MICA: Dissecting the Contribution of glucocorticoid metabolism in Mild Autonomous Cortisol Secretion (DC-MACS)

Lead Research Organisation: University of Oxford
Department Name: RDM OCDEM

Abstract

Benign, non-cancerous, nodules of the adrenal gland are common and can frequently produce too much of the steroid stress hormone, cortisol (a condition called mild autonomous cortisol secretion, MACS). It is estimated that 3% of the population aged over 70 have MACS and this is associated with increased risks of frailty, development of diabetes, heart attacks and strokes. Cortisol has profound effects on many tissues including the circulatory system, fat, muscle and the brain. Currently there is no specific treatment to limit the effects of the excess cortisol in patients with MACS.
In tissues (fat, muscle, liver, bone, brain) we have shown that there is further generation of excess cortisol through the activity of an enzyme called 11B-hydroxysteroid dehydrogenase type 1 (11B-HSD1); this exacerbates the problem of too much cortisol and drives many of the adverse features that we observe in patients with MACS. Using a drug to block the action of this enzyme, a so-called 11B-HSD1 inhibitor, we have been able to block the undesirable effects of prescribed steroids that have been taken by mouth. We now want to see if using a similar approach in patients with MACS improves their symptoms by reducing the action of the naturally occurring cortisol that is present at slightly higher levels in their bodies. We will use very sensitive techniques to look at how the body handles glucose, as well as fat and muscle distribution, brain function and bone health, which are all well-documented to be adversely affected in patients with MACS. We aim to discover if these are improved with an 11B-HSD1 inhibitor (Xanamem). In addition, we will time the administration of the 11B-HSD1 inhibitor to coincide with the highest cortisol levels to assess the beneficial effect. These studies will not only demonstrate the fundamental role of 11B-HSD1 in the development of MACS, but also begin to explore the potential that 11B-HSD1 inhibitors may be an option for future drug treatment in these patients where currently none are available.

Technical Summary

Mild autonomous cortisol secretion (MACS) from benign adrenal tumours is a condition affecting 3% of the population aged >70 years (approx. 300k individuals in the UK). It is associated with insulin resistance and poor bone health as well as increased cardiovascular events, increased frailty and mortality. There are currently no licensed treatments and no consensus as to optimal management. In this proposal, we will define specific mechanisms that drive adverse outcomes and test if these are amenable to therapeutic intervention. We have shown that patients with MACS have elevated nocturnal and evening circulating cortisol levels and blocking cortisol action improves metabolic features, including insulin sensitivity. We have hypothesised that within key tissues, regeneration of active cortisol (from inactive cortisone) by 11B-hydroxysteroid dehydrogenase type 1 (11B-HSD1) may drive these features, independent of circulating levels, and may also represent a potential therapeutic target.
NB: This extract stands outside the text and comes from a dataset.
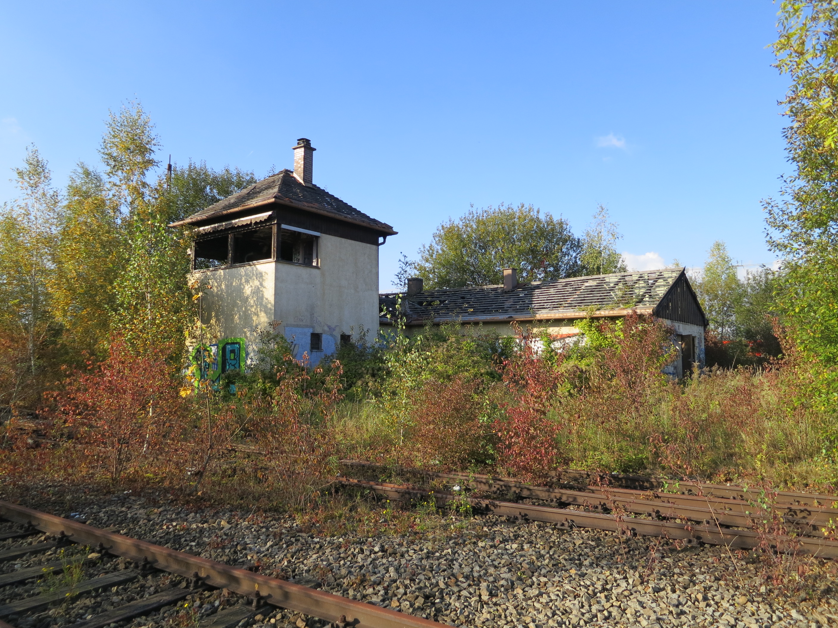 ehemalige Rangierobermeisterei Ost neben den Richtungsgleisen des Rangierbahnhofs München Ost
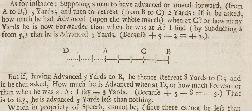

We will adopt a bespoke, experimental medicine approach using state-of-the-art techniques including hyperinsulinaemic clamps with stable isotope infusions and adipose tissue microdialysis combined with adipose tissue biopsies. We will determine the contribution of 11B-HSD1 to the adverse MACS phenotype using a selective 11B-HSD1 inhibitor (Xanamem) aligning the timing of administration of 11B-HSD1 inhibition to coincide with circulating cortisol excess (evening / nocturnal).

These studies have the potential to offer significant mechanistic insight into a common condition where there is an established adverse outcome, no consensus as to the best approach to clinical management and currently no licensed treatment.